Nel rarefatto universo del karyūkai – il mondo dei fiori e dei salici – dei quartieri del piacere, tra case da tè e danze tradizionali, Masayuki Suo dà vita al film Lady Maiko, un’interpretazione inconsueta ma convincente sul tema di My Fair Lady. Anche la sceneggiatura di questo film del 2014 (presentato con qualche anno di ritardo nell’edizione virtuale del Japan Film Festival di questi giorni) è di Suo.

Chi avrebbe mai pensato di poter vedere insieme raffinatissimi kimono di broccato e balletti in stile Broadway anni Cinquanta? Certo non io, eppure questo ensemble drama è un’orgia visiva appagante che utilizza qua e là qualche scintilla romantica per ottenere un qualche slancio drammatico nell’intreccio.

L’antico mondo delle geisha è quasi un sinonimo di Kyōto, una città pervicacemente aggrappata al suo patrimonio artistico e tradizionale in cui non di rado si osservano giovani geisha in kimono affrettarsi lungo i vicoli che si snodano tra vecchie case di legno e ochaya, le storiche case da tè. In Lady Maiko si apprende come qualche secolo fa, ma anche fino a un non troppo distante passato, le maiko venissero vendute alle case da tè dalle proprie famiglie poverissime.

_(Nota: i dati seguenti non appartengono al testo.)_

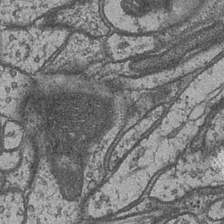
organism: Drosophila
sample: Optic medulla
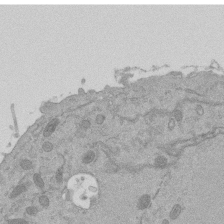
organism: Mouse
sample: ED-1 cell nuclei; centrioles
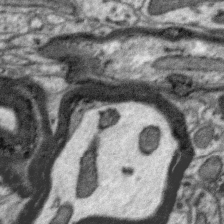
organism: Zebra finch
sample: Brain
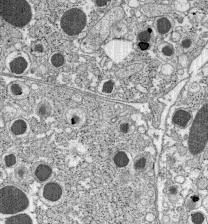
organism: C57BL Mouse
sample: Pancreatic islet
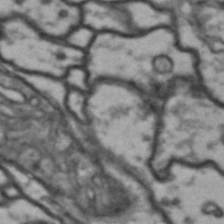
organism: Drosophila
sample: Brain
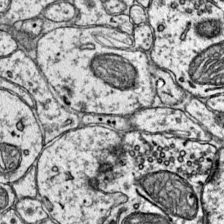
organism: Mouse
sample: Primary visual cortex
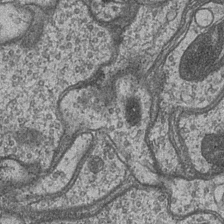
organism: Drosophila
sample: Optic medulla
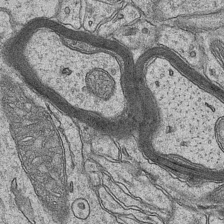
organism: Mouse
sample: CA1 Hippocampus
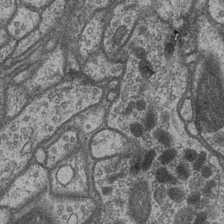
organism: Drosophila
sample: Optic medulla
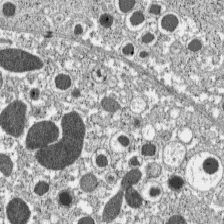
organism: C57BL Mouse
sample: Pancreatic islet
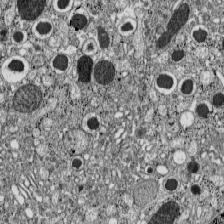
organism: C57BL Mouse
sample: Pancreatic islet
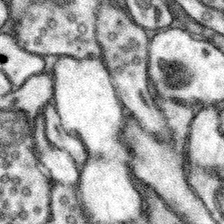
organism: Mouse
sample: Somatosensory cortex neuropil
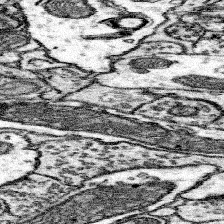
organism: Mouse
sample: Somatosensory cortex neuropil
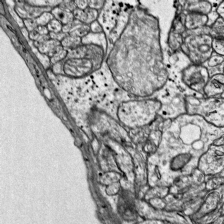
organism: Mouse
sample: Visual Cortex
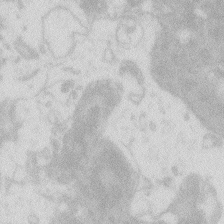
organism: Zebrafish
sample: Macrophage
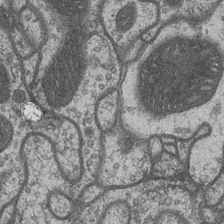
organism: Drosophila
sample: Optic medulla
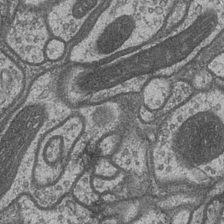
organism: Drosophila
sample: Optic medulla
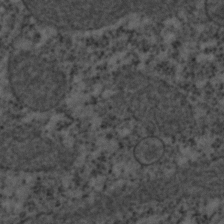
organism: C. elegans
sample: C. elegans embryo
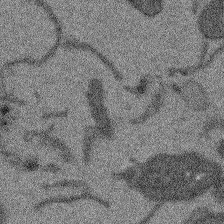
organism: Arabidopsis thaliana
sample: Root tip
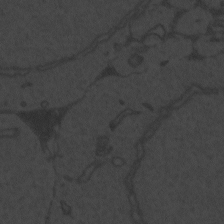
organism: Zebrafish
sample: Macrophage infected with Toxoplasma gondii
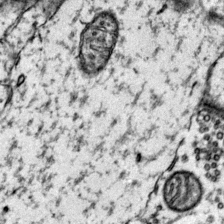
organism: Mouse
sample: Primary visual cortex
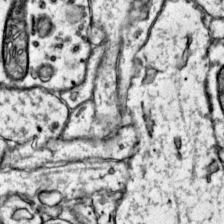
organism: Mouse
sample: Primary visual cortex
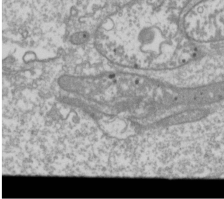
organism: Drosophila
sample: Cell division; meiosis; drosophila spermatocytes
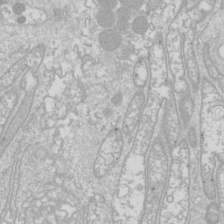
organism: Drosophila
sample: Cell division; meiosis; drosophila spermatocytes
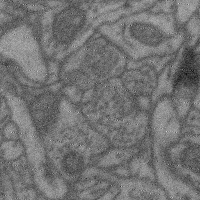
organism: Mouse
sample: Cerebral cortex
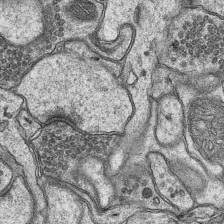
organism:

Dopo un lungo e durissimo addestramento, alcune tra queste ragazze sarebbero diventate le geisha dei migliori distretti di Kyōto.

Nella scena di apertura, alcuni clienti di una maiko si lamentano che le geisha di oggi non sono poi così distanti dalle idol pop, che molte case da tè hanno addirittura maiko part time per gli eventi con i turisti. Eppure il vecchio quartiere di Shimohachiken sostiene ancora la tradizione secondo cui ogni distretto deve ospitare almeno una maiko. Ciò impedisce all’unica maiko della casa da tè Bansuraku, Momoharu (Tomoko Tabata), di ottenere lo status di geisha, nonostante abbia quasi 30 anni: come per i Jedi, deve esserci sempre un maestro e un apprendista, e qui senza un’apprendista la maiko anziana non può accedere allo scalino superiore.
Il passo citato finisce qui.